(EXERCISE MATERIAL begins)
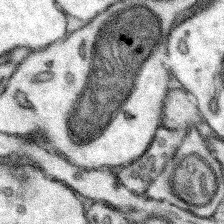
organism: Mouse
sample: Somatosensory cortex neuropil
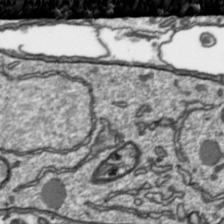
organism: Toxoplasma gondii
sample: Parasites in a vacuole inside a host cell
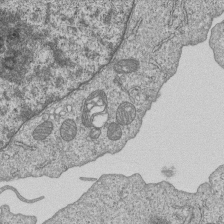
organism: Human
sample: MDA-MB-231 cells
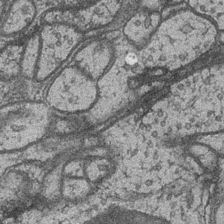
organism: Drosophila
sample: Optic medulla
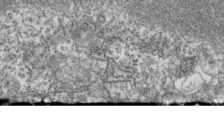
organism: Zebrafish
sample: Cilia; retinal pigment epithelium
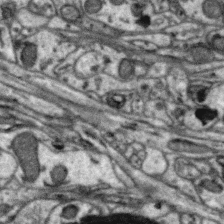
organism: Zebra finch
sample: Brain
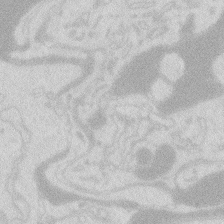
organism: Zebrafish
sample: Macrophage
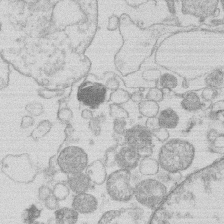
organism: Human
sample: Macrophage cells
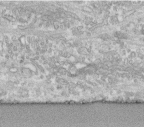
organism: Human
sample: Centriole in fibroblast cells
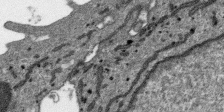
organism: Human
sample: Lung epithelial cells, uninfected (mock) control
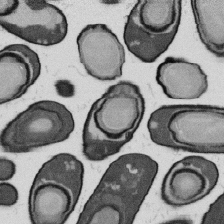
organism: B. subtilis
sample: Bacterial spore
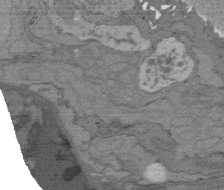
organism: C. elegans
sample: AFD neurons C. elegans
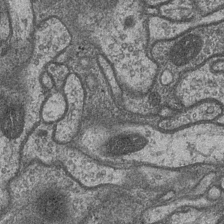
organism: Drosophila
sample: Optic medulla
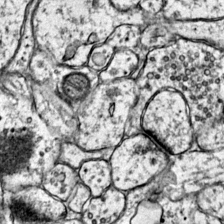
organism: Mouse
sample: Primary visual cortex
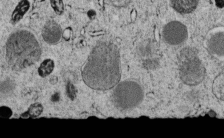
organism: C. elegans
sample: C. elegans embryo early stage
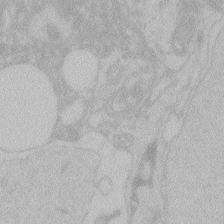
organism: Zebrafish
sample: Macrophage infected with Toxoplasma gondii
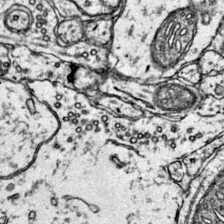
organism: Mouse
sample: Primary visual cortex
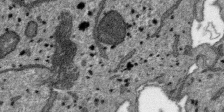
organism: Human
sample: Lung epithelial cells, uninfected (mock) control
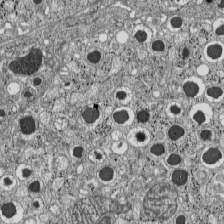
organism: C57BL Mouse
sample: Pancreatic islet
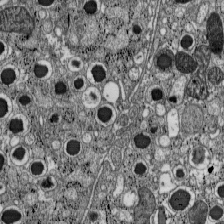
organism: C57BL Mouse
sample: Pancreatic islet
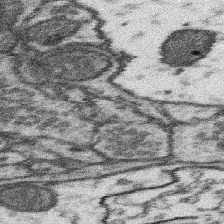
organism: Mouse
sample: Somatosensory cortex neuropil
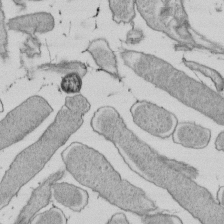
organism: E. coli
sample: Bacterial nucleoid
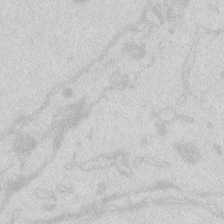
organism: Zebrafish
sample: Macrophage
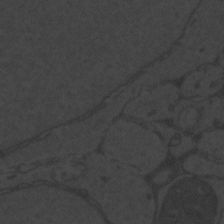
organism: Zebrafish
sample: Macrophage infected with Toxoplasma gondii
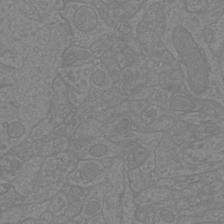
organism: Mouse
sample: Cortical neurons
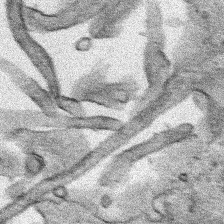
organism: Human
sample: Mitochondria in HCT116 cells
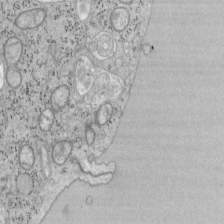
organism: Mouse
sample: OT-I killer T cells with ID8 ovarian cancer cells
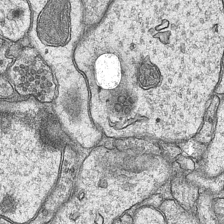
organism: Mouse
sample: CA1 Hippocampus
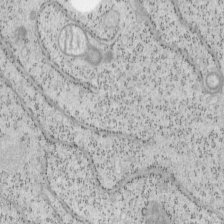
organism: Mouse
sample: OT-I killer T cells with ID8 ovarian cancer cells
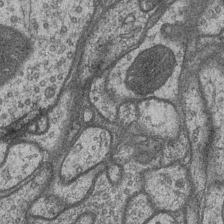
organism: Drosophila
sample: Optic medulla
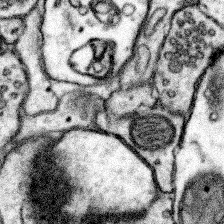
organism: Mouse
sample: Somatosensory cortex neuropil
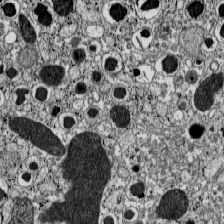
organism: C57BL Mouse
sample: Pancreatic islet
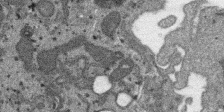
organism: Human
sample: Lung epithelial cells infected with SARS-CoV-2
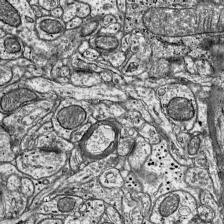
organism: Mouse
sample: Visual Cortex
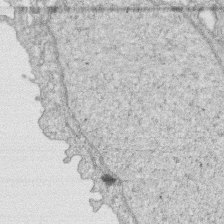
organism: Human
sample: HeLa cell HIV synapse
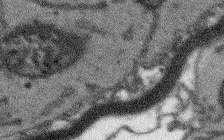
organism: Arabidopsis thaliana
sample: Root tip
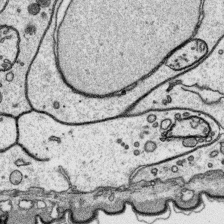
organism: Platynereis dumerilii
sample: Parapodia
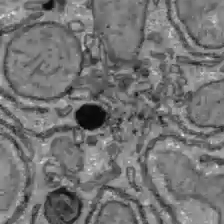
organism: C57BL Mouse
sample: Liver
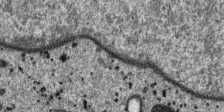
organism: Human
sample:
(EXERCISE MATERIAL ends)
**EXERCISE INSTRUCTIONS**
Please quote the lines of the material, beginning with the first and ending with the one that contains "sample: AFD neurons C. elegans", exactly as written and without any pictures.

**RESPONSE**
organism: Mouse
sample: Somatosensory cortex neuropil
organism: Toxoplasma gondii
sample: Parasites in a vacuole inside a host cell
organism: Human
sample: MDA-MB-231 cells
organism: Drosophila
sample: Optic medulla
organism: Zebrafish
sample: Cilia; retinal pigment epithelium
organism: Zebra finch
sample: Brain
organism: Zebrafish
sample: Macrophage
organism: Human
sample: Macrophage cells
organism: Human
sample: Centriole in fibroblast cells
organism: Human
sample: Lung epithelial cells, uninfected (mock) control
organism: B. subtilis
sample: Bacterial spore
organism: C. elegans
sample: AFD neurons C. elegans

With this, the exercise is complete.